■ GOAL OF THE EXERCISE: The answer should hold only the lines from the one containing "Saint-Vincent-Jalmoutiers, Dordogne, France" through the one containing "Villa am Harvestehuder" in the entries below, copied exactly, without pictures.

[RECORDS PROVIDED — start]

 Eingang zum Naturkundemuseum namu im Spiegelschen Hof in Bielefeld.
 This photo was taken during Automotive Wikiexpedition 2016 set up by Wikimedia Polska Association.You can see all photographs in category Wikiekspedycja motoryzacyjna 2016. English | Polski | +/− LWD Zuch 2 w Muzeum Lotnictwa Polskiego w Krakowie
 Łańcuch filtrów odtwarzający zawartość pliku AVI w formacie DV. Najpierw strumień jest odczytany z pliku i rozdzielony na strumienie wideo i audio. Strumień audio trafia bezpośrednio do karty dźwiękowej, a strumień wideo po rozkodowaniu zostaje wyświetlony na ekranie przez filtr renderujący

[RECORDS PROVIDED — finish]
[RECORDS PROVIDED — start]

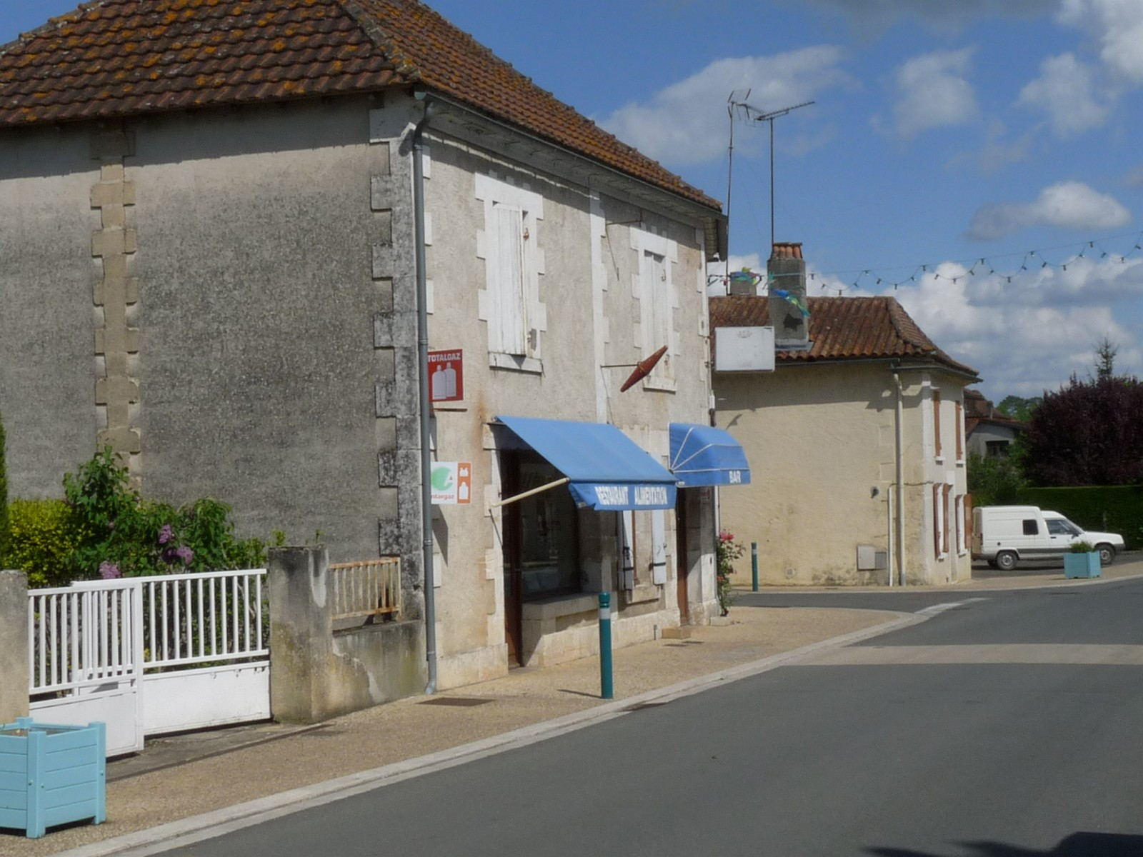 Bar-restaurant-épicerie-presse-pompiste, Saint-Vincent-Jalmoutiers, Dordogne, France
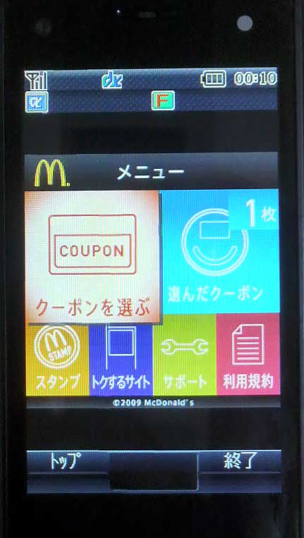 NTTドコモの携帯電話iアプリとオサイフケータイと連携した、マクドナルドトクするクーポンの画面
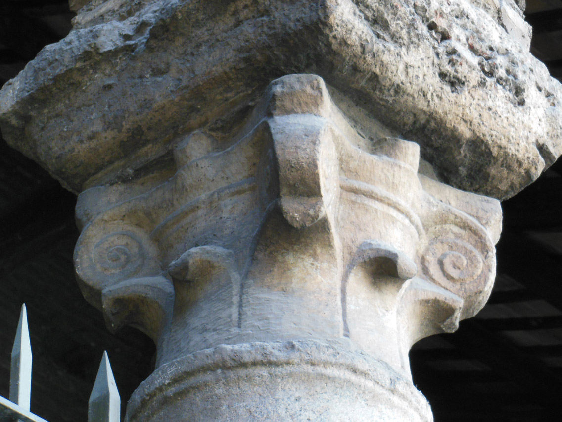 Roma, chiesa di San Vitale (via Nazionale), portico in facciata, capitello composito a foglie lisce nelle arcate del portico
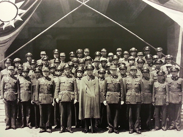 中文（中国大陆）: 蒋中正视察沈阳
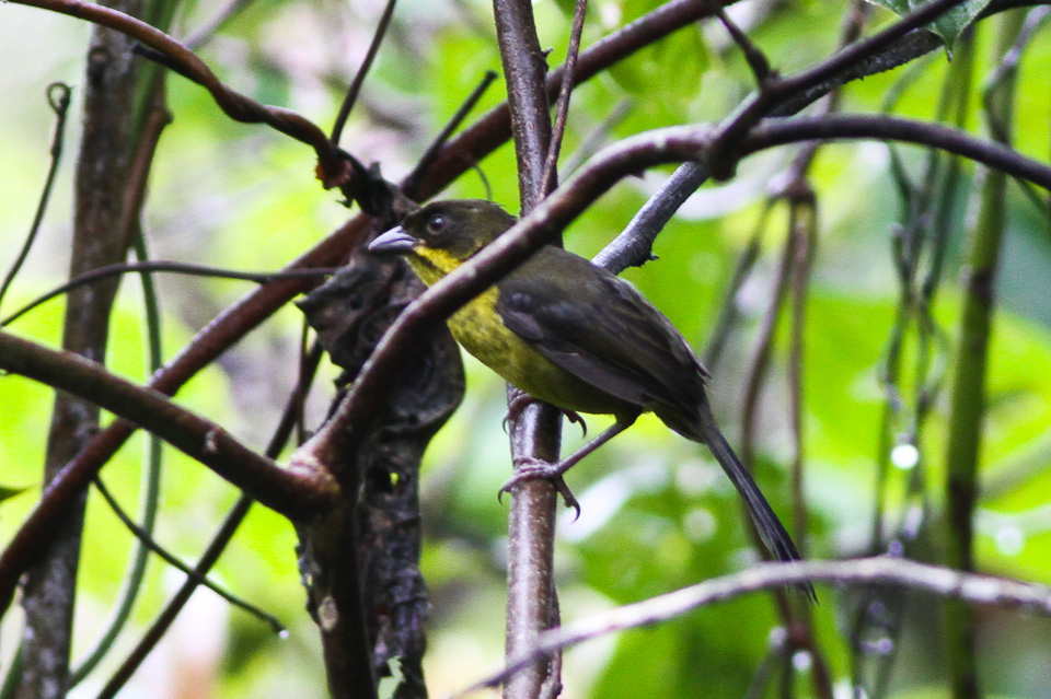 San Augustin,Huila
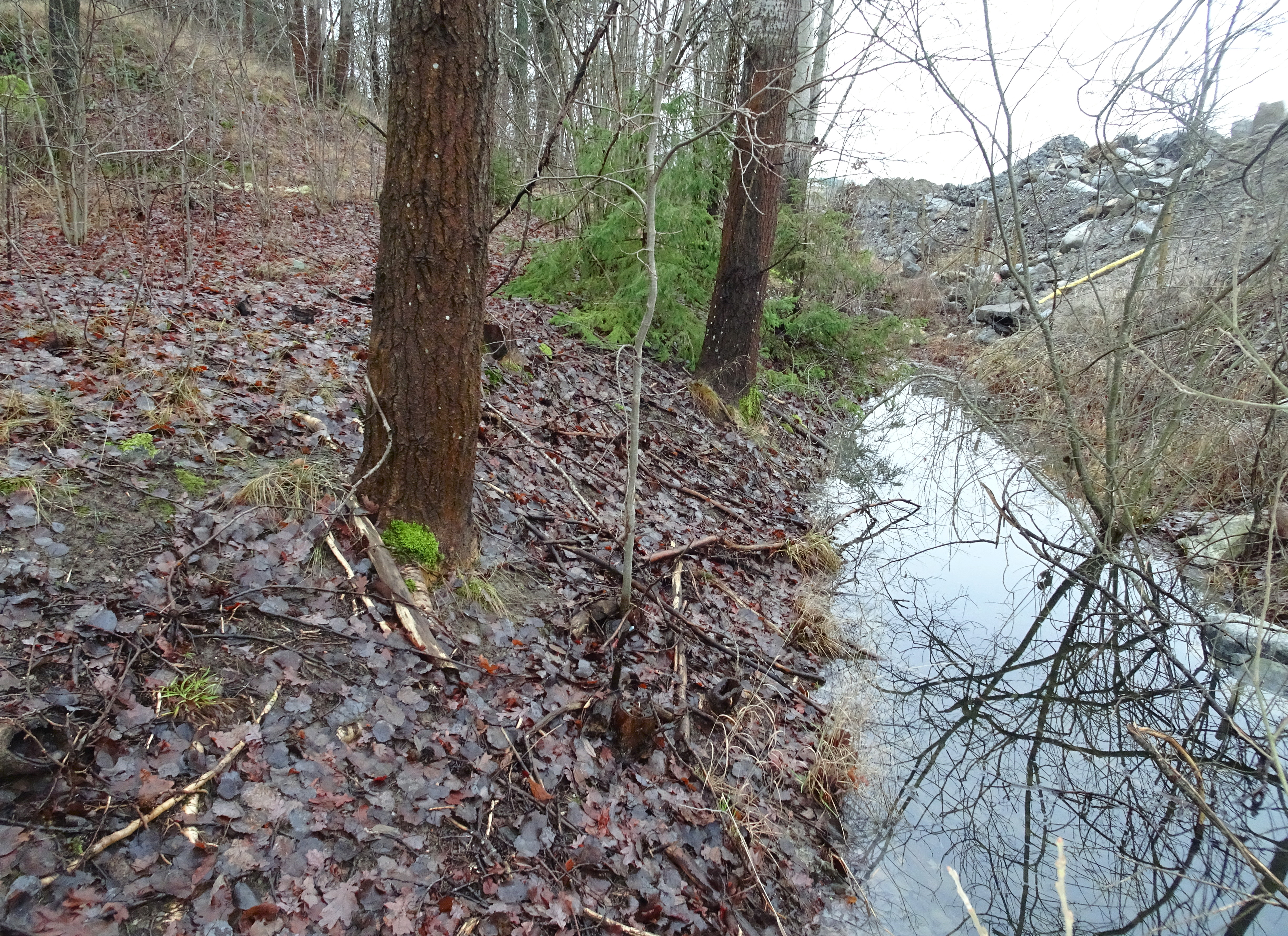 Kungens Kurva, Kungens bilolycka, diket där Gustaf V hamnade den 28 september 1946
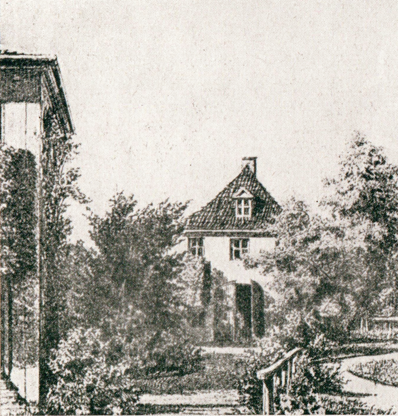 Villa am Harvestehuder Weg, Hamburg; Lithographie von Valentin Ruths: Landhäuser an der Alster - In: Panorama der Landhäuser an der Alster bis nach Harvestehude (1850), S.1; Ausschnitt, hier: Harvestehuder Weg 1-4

[RECORDS PROVIDED — finish]

■ EXERCISE OUTPUT:
 Bar-restaurant-épicerie-presse-pompiste, Saint-Vincent-Jalmoutiers, Dordogne, France
 NTTドコモの携帯電話iアプリとオサイフケータイと連携した、マクドナルドトクするクーポンの画面
 Roma, chiesa di San Vitale (via Nazionale), portico in facciata, capitello composito a foglie lisce nelle arcate del portico
 中文（中国大陆）: 蒋中正视察沈阳
 San Augustin,Huila
 Kungens Kurva, Kungens bilolycka, diket där Gustaf V hamnade den 28 september 1946
 Villa am Harvestehuder Weg, Hamburg; Lithographie von Valentin Ruths: Landhäuser an der Alster - In: Panorama der Landhäuser an der Alster bis nach Harvestehude (1850), S.1; Ausschnitt, hier: Harvestehuder Weg 1-4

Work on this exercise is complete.